Cheguei hoje de São Paulo, depois de estar uma semana na cidade. Nesse momento estou sentado num dos computadores da Biblioteca da minha universidade, a grande “culpada” por eu ter saído do interior de Minas e ter vindo parar na capital do meu Estado. Um dos meus sonhos era entrar numa universidade multicampi que levasse o desenvolvimento e o conhecimento às diversas regiões carentes de ensino superior em Minas Gerais. Minha concreção teve nome: Universidade do Estado de Minas Gerais, a nossa UEMG.

Uma vez lá dentro meu desejo era levar o prestígio e reconhecimento de Deus para o crescimento e consolidação da minha escola, a Escola de Design, importante campus da instituição.

Um professor disse: “Se hoje podemos falar de uma Universidade com mais de trinta cursos superiores, com diversos programas de pós-graduação latu-sensu, mestrados e doutorado, e de um rico projeto de extensão é porque tivemos, na origem, um protagonista de primeira ordem, que a concebeu à imagem de sua grandeza e altivez. Sejam vocês os protagonistas da UEMG nessa geração. Façam-se ser lembrados por algum viés.”

Deus sempre me falou: “Não se esconda. Não se renda. Apareça mesmo, brilhe mesmo. Você é a luz desse mundo, uma contra-cultura que eu plantei nessa Terra para CONTRARIAR o que chamam de cultura.” Mesmo com demais responsabilidades nesse tempo em Belo Horizonte, é na UEMG que minha figura se torna emblemática – intelectualmente e espiritualmente.

Era um estudante predestinado a lutar pelas causas da educação, da cultura e das desigualdades existentes entre as diversas regiões do Estado. Nesse anseio me integrei às atividades do DA (Diretório Acadêmico) da Escola de Design e fomos para diversos lugares representando nossa universidade (mais precisamente o campus Belo Horizonte, pois a UEMG está presente numas dez cidades mineiras), como Viçosa, no Congresso da União Estadual dos Estudantes (UEE) e Brasília, no Congresso da UNE. Interessante que na minha célula há umas semanas atrás, meu líder Matheus ao orar disse que não estávamos na universidade para se ter um diploma, pelo conhecimento apenas. Estávamos ali com um propósito, para fazer Jesus conhecido a quem nos relacionássemos; que fomos implantados ali para demonstrar Cristo e sua diferença nas nossas atitudes.
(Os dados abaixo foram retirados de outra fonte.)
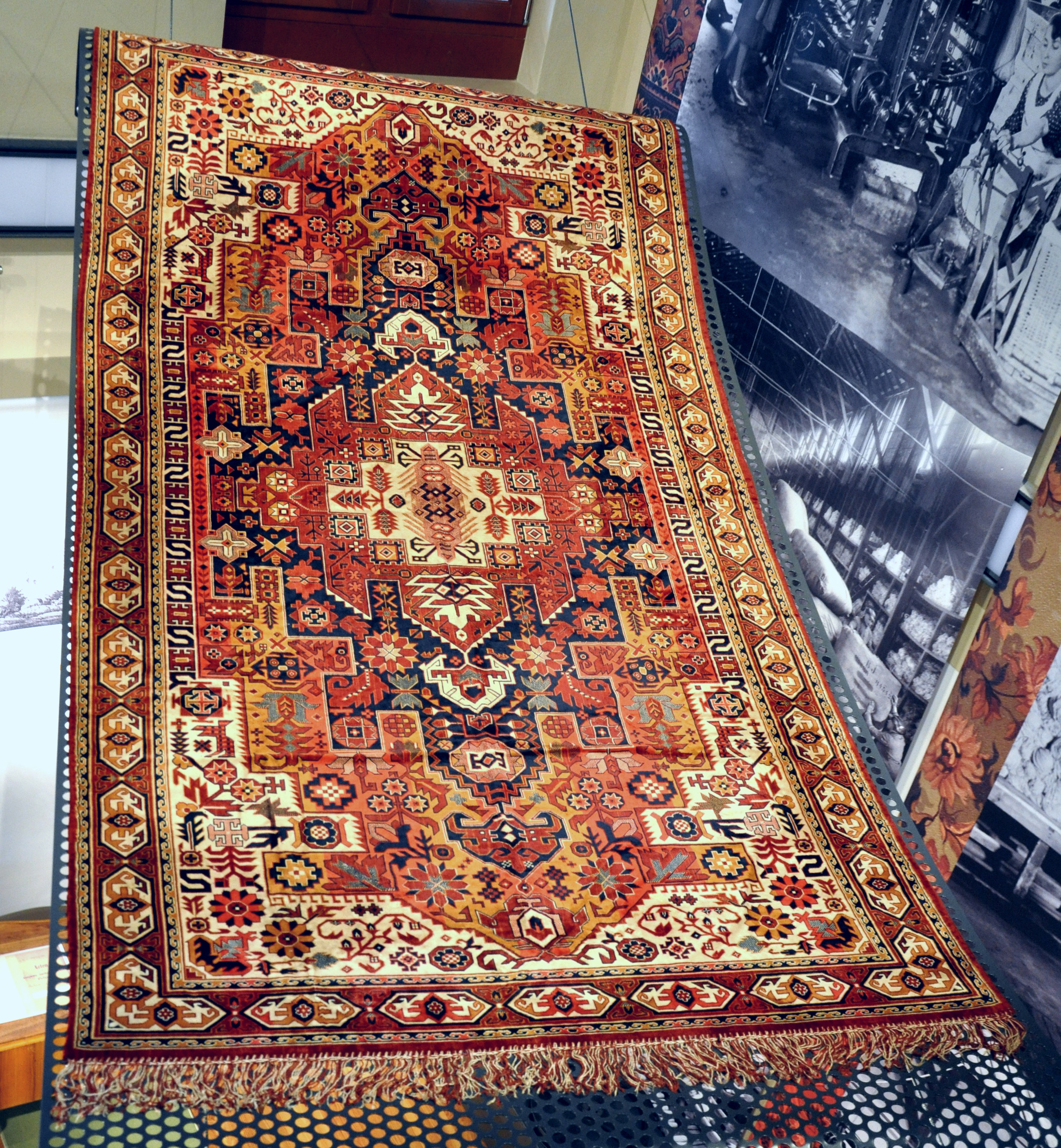 Oelsnitz/Vogtland, Teppich-Museum Schloss Voigtsberg Diwandecke, Hersteller unbekannt, um 1910, Technik: gewebt (Moquettenstuhl), Genre/Stil: anatolisch, Dessin: jacquardgemustert, 4-chorig; Material: Wolle
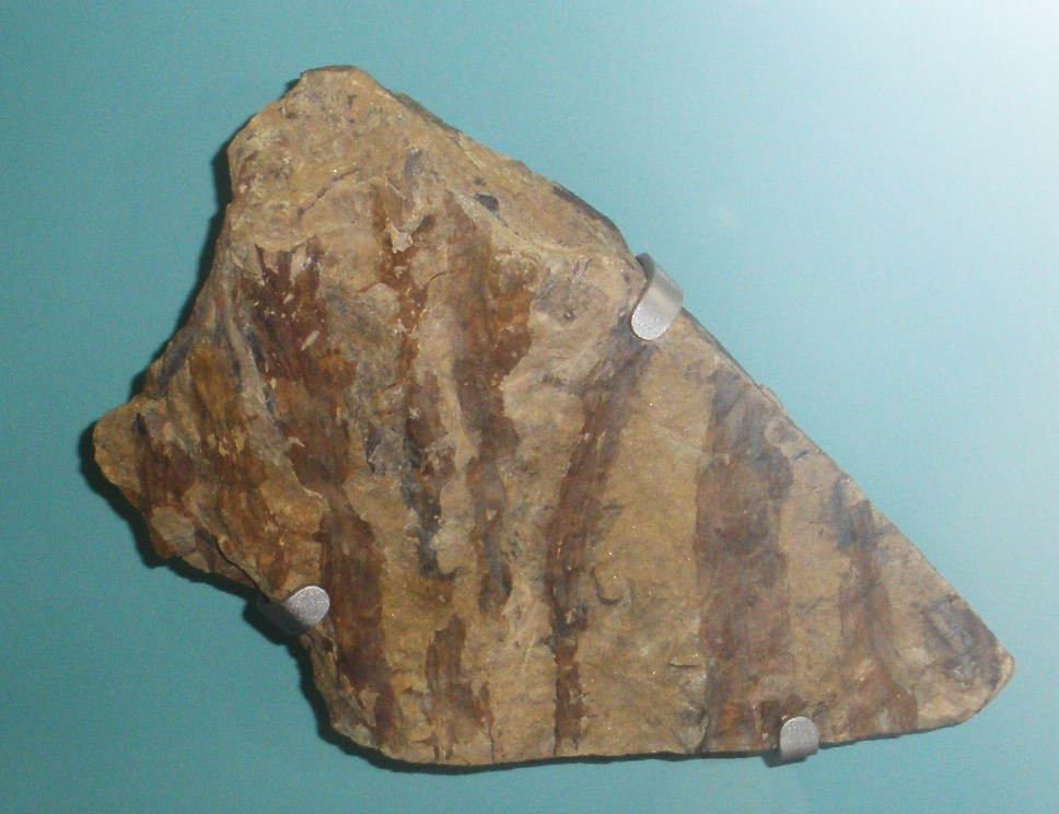 Fossil of Drepanophycus, an extinct plant- Took the photo at Senckenberg Museum of Frankfurt

E assim, se você ler o post sobre nossa ida à capital federal no Congresso da UNE lutar por interesses estudantis, vai ver que não perdi a oportunidade de exercer meu chamado e convoquei todo o grupo para darmos as mãos e iniciarmos um clamor pela nossa nação em frente ao Congresso Nacional. Foi uma das experiências mais marcantes da minha vida! Jamais vou me esquecer.

Meu objetivo era transformar a educação e, em especial, a educação superior, em poderosa arma para vencer a ignorância, a pobreza, e a cegueira espiritual. Até hoje, já no sexto período e com outros compromissos como a gravação do seriado na TV, sinto a necessidade de integrar-me às reuniões do DA que fiz parte nos primeiros anos de curso para manter aceso o meu ideal de ser um líder juvenil (fiquei muito feliz quando descobri através do portal Irmaos.com, que “Breno” significa “líder”, “aquele que lidera”) no caminho da consolidação da Universidade do Estado de Minas Gerais, para oferecer educação pública, gratuita e de qualidade, fazendo, desde quando entrei em fevereiro de 2009, a verdadeira universidade de todos os mineiros. É uma honra para mim participar da concretização deste sonho.

Frente à essas nostálgicas lembranças, só posso dizer, em nome de toda a comunidade de alunos, técnicos administrativos e professores que compõem a UEMG: muito obrigado Universidade do Estado de Minas Gerais, nossa eterna Escola.